How Grief Affects Your Body, Mind, and Emotions
When my son Bryan died, I quickly discovered that grief isn’t just about tears or sadness. It touches every part of us—our bodies, our thoughts, and our emotions. In week three of Rebuild, we focus on this very topic. I want to share some of what I’ve learned, both from my own journey and from the stories of fellow grievers.
Physical Responses to Grief
One of the biggest surprises for me was how much my body hurt. I expected changes in sleep and appetite, but I didn’t expect that I would struggle to breathe, that it would hurt to lift my arms, or that simply getting out of bed would feel exhausting.
Others I’ve walked with in grief have shared their own symptoms:
- A metallic taste in the mouth
- Hair loss
- Chills and sweats
- Digestive struggles—diarrhea, constipation, acid reflux, or even ulcers
These aren’t signs of weakness. They are signs that grief takes up residence in the body.
Mental Responses to Grief
The physical toll wasn’t the only thing I noticed. My mind stopped working the way it used to. For months, I lived in a fog. I couldn’t focus, couldn’t remember what I’d read, and sometimes drove without knowing how I got from one place to another. Worst of all, my thoughts often looped back to painful images of Bryan’s death that I couldn’t push away.
Others describe:
- Restlessness or forgetfulness
- Feeling overwhelmed by tasks that once felt simple
- The sudden onset of phobias or anxieties that had never existed before
Grief clouds the mind as much as it weighs down the body.
Emotional Responses to Grief
Then there are the emotions. For me, crying was as natural as breathing. Depression, which I had battled before, deepened into hopelessness. Thoughts of not wanting to live were frequent—not because I truly wanted to die, but because I couldn’t see a reason to keep going. And when I wasn’t weeping, I often felt nothing at all. I was numb.
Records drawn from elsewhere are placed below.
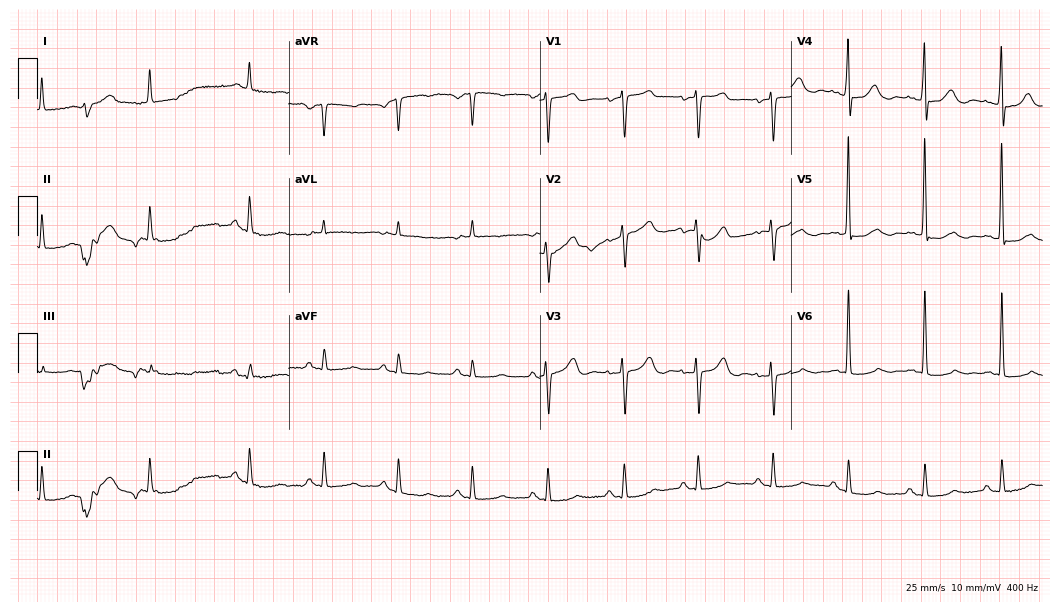
Standard 12-lead ECG recorded from a 78-year-old female patient (10.2-second recording at 400 Hz). None of these six findings is recorded: first-degree AV block, right bundle branch block, left bundle branch block, sinus bradycardia, atrial fibrillation, sinus tachycardia.
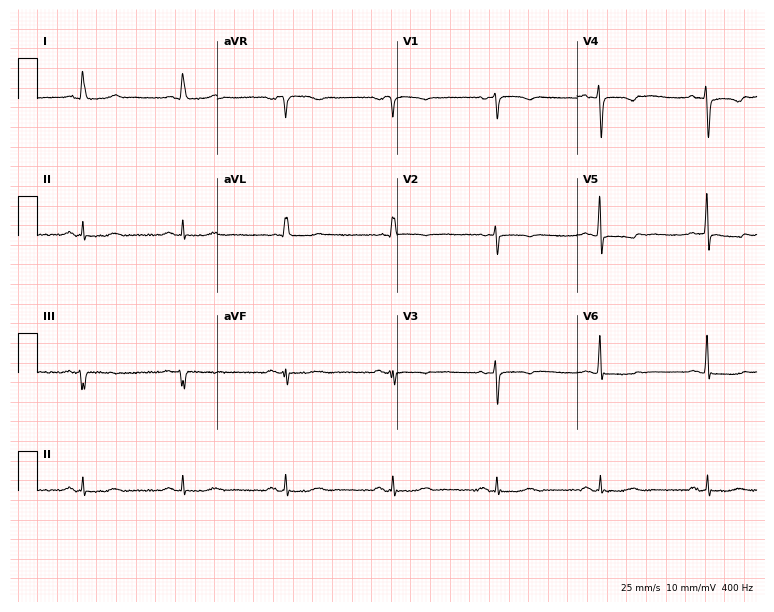
Electrocardiogram, a 64-year-old female patient. Of the six screened findings (first-degree AV block, right bundle branch block (RBBB), left bundle branch block (LBBB), sinus bradycardia, atrial fibrillation (AF), sinus tachycardia), none is recorded. Other findings, if any, are not listed.
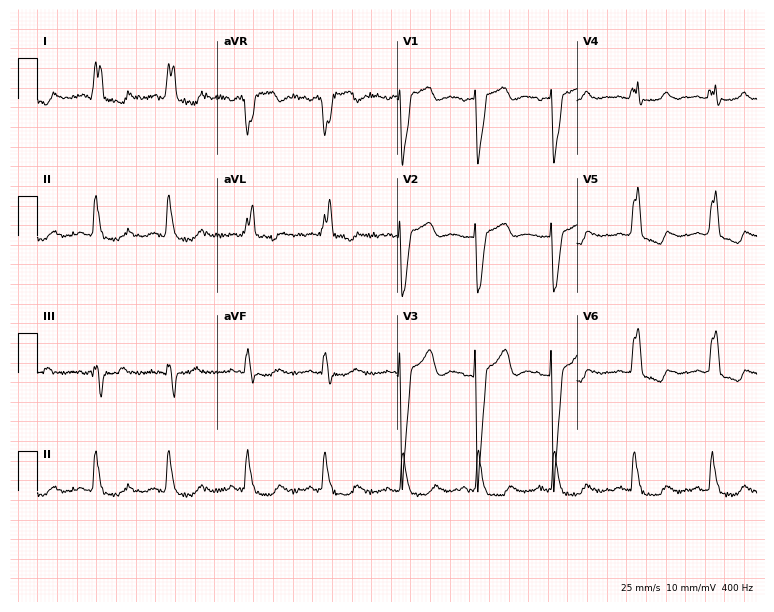
ECG — a 70-year-old woman. Findings include left bundle branch block.
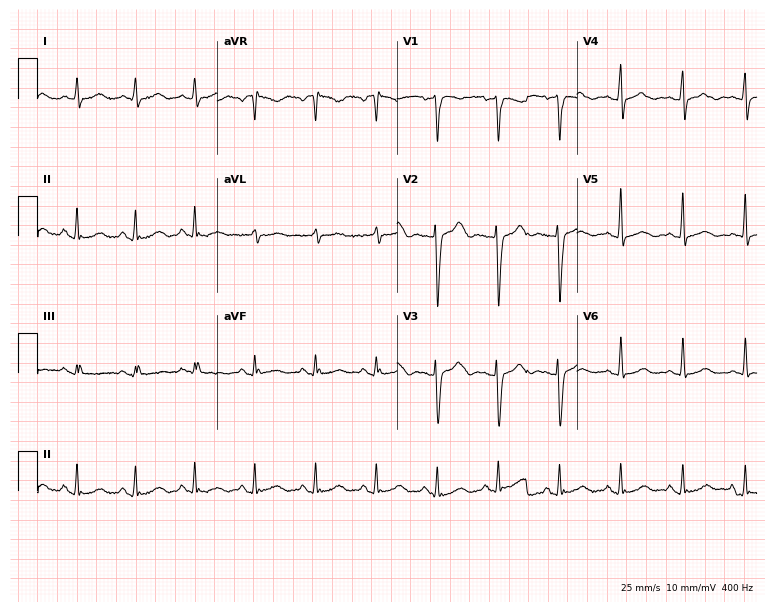
Electrocardiogram (7.3-second recording at 400 Hz), a man, 42 years old. Overall reading on record: normal ECG.
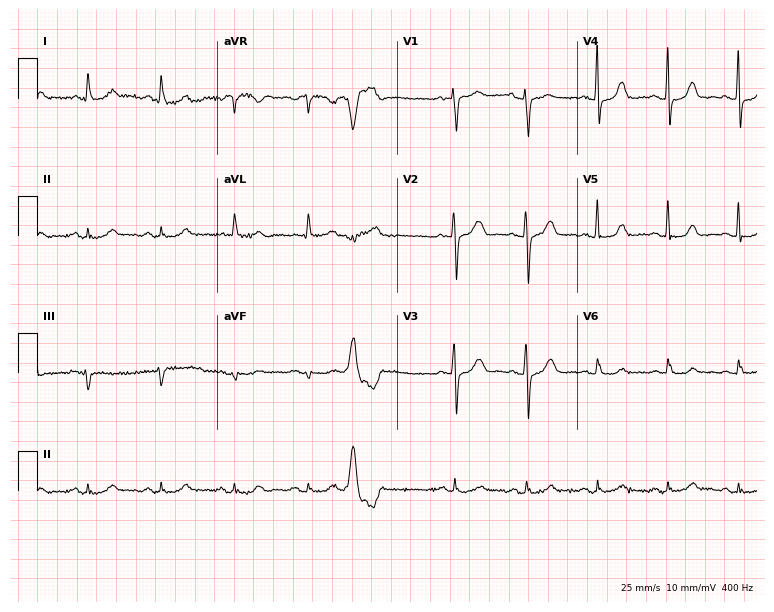
Resting 12-lead electrocardiogram. Patient: a female, 67 years old. None of these six findings is recorded: first-degree AV block, right bundle branch block (RBBB), left bundle branch block (LBBB), sinus bradycardia, atrial fibrillation (AF), sinus tachycardia.
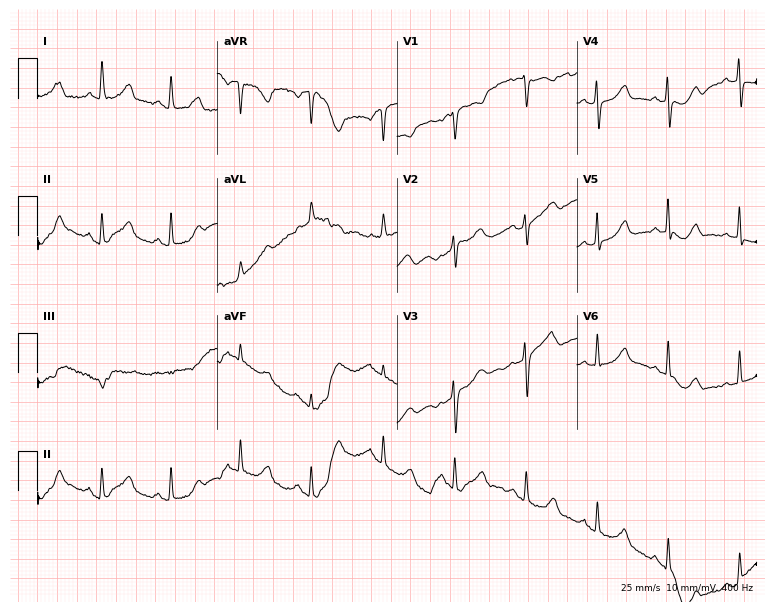
ECG — a woman, 59 years old. Screened for six findings — first-degree AV block, right bundle branch block (RBBB), left bundle branch block (LBBB), sinus bradycardia, atrial fibrillation (AF), sinus tachycardia — none is recorded. Other findings, if any, are not listed.
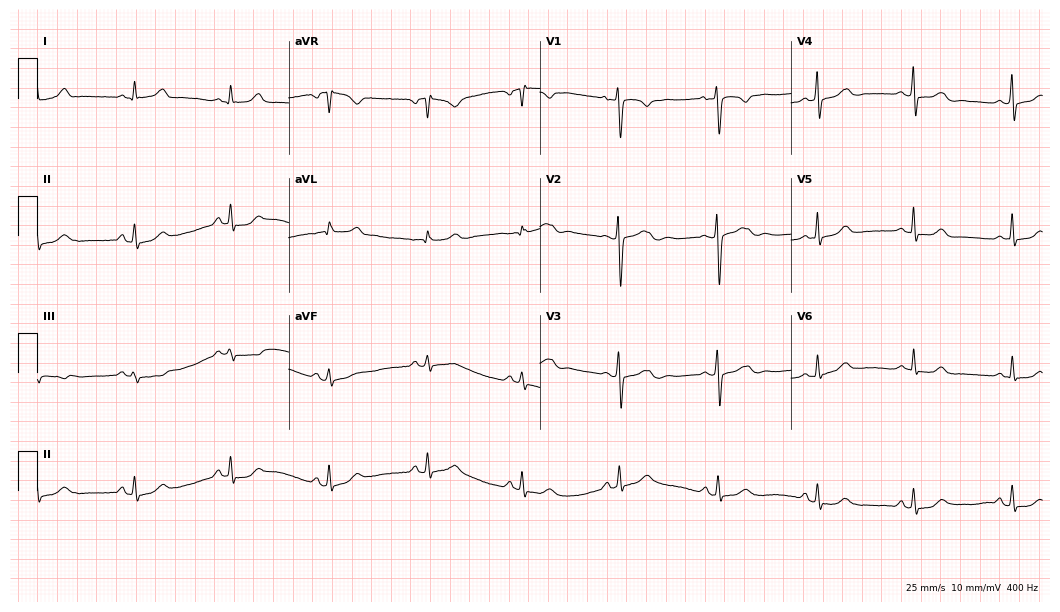
12-lead ECG from a female, 39 years old. No first-degree AV block, right bundle branch block, left bundle branch block, sinus bradycardia, atrial fibrillation or sinus tachycardia recorded for this tracing.
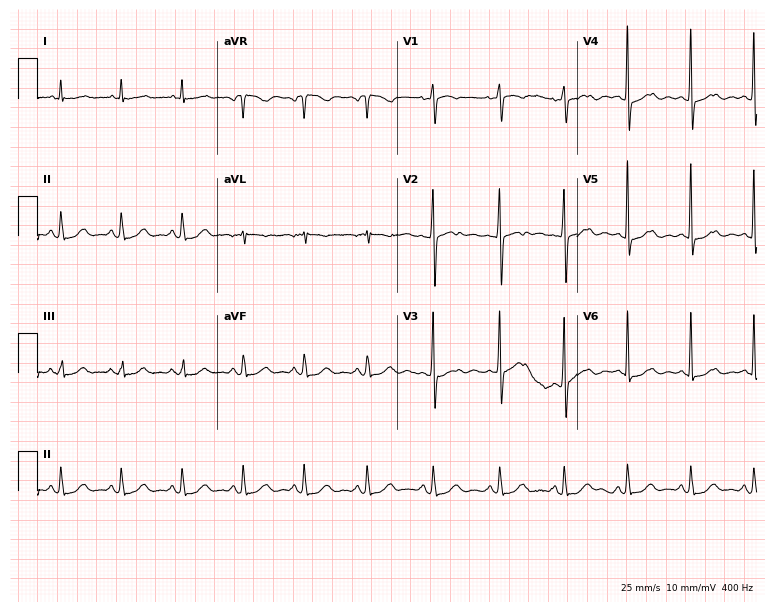
12-lead ECG from a female, 66 years old (7.3-second recording at 400 Hz). No first-degree AV block, right bundle branch block, left bundle branch block, sinus bradycardia, atrial fibrillation or sinus tachycardia recorded for this tracing.
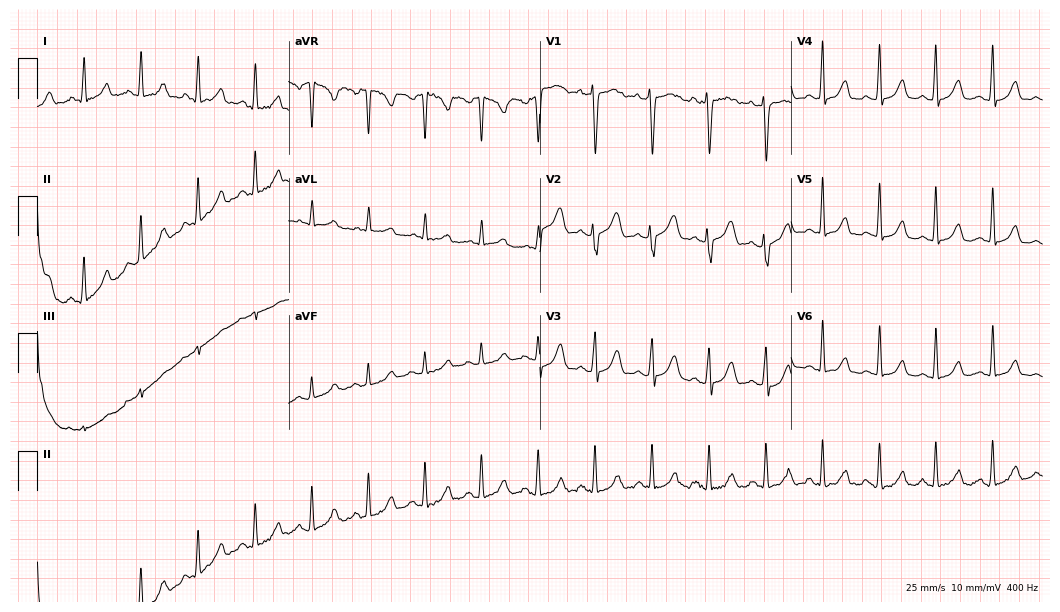
12-lead ECG (10.2-second recording at 400 Hz) from a woman, 42 years old. Findings include sinus tachycardia (a sinus rate of 100 beats per minute or more).
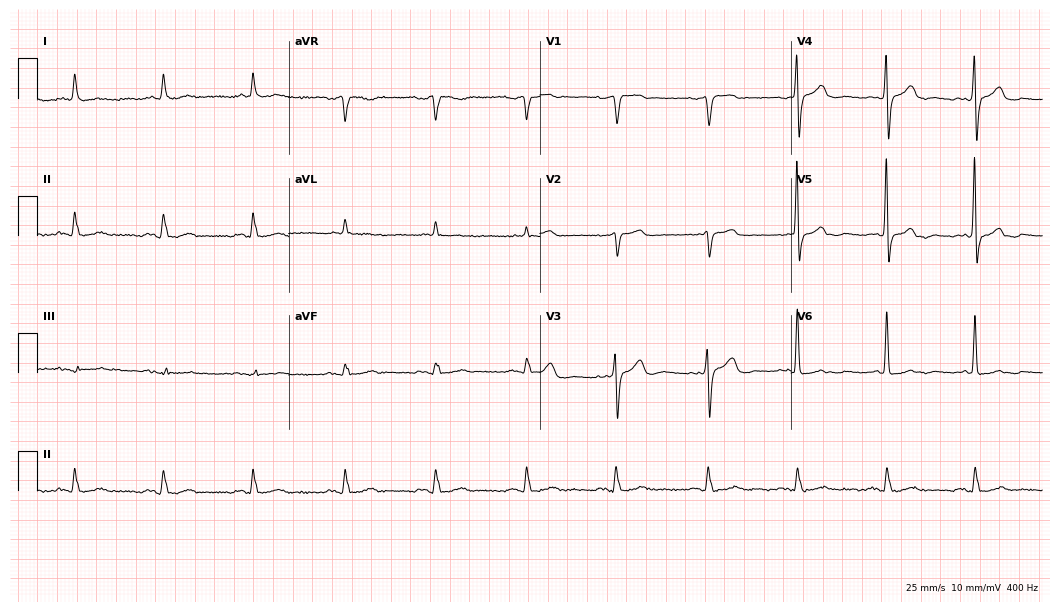
12-lead ECG from a male patient, 76 years old. Recorded interpretation: within normal limits.

Others have noticed very different emotional responses:
- Anger without a clear target
- Bitterness that slowly set in
- Laughing at inappropriate times
- Talking nonstop (“diarrhea of the mouth”)
- Acting completely out of character
In Rebuild, we often say, “Everything is normal.” That’s reassuring in theory, but when your mind, body, and heart are all in turmoil, nothing feels normal.
Why Do We Respond This Way?
It helps to remember that our bodies are designed to protect us. When we experience loss or trauma, the brain activates what’s called the fight, flight, or freeze response. It’s the same response that would help us survive if we were being chased by a bear in the woods. But when the “threat” is a memory of our loved one or a traumatic moment, those same responses can feel overwhelming rather than helpful.
So How Do You Cope?
When your body, mind, and emotions are overloaded, it’s important to find tools that help calm your nervous system. We often call these mindfulness techniques. Each one is designed to slow you down, help you feel safe, and give your body and mind space to breathe.
- Intentional Breathing – Focus on slow, steady breaths in and out. This simple rhythm helps your body relax and signals to your brain that you are safe.
- Body Scan – Gently bring awareness to each part of your body, noticing tension and releasing it as you go. This practice reconnects you to your body and brings a sense of ease.
- Butterfly Hug – Cross your arms over your chest and gently tap your shoulders, alternating left and right. This movement can soothe distressing emotions or sensations and create a sense of calm.
Reflection Questions
- What physical, mental, or emotional responses have you noticed in your own grief?
- Which of these mindfulness practices might help you calm your body and mind?
- How can you show yourself compassion as you navigate these responses?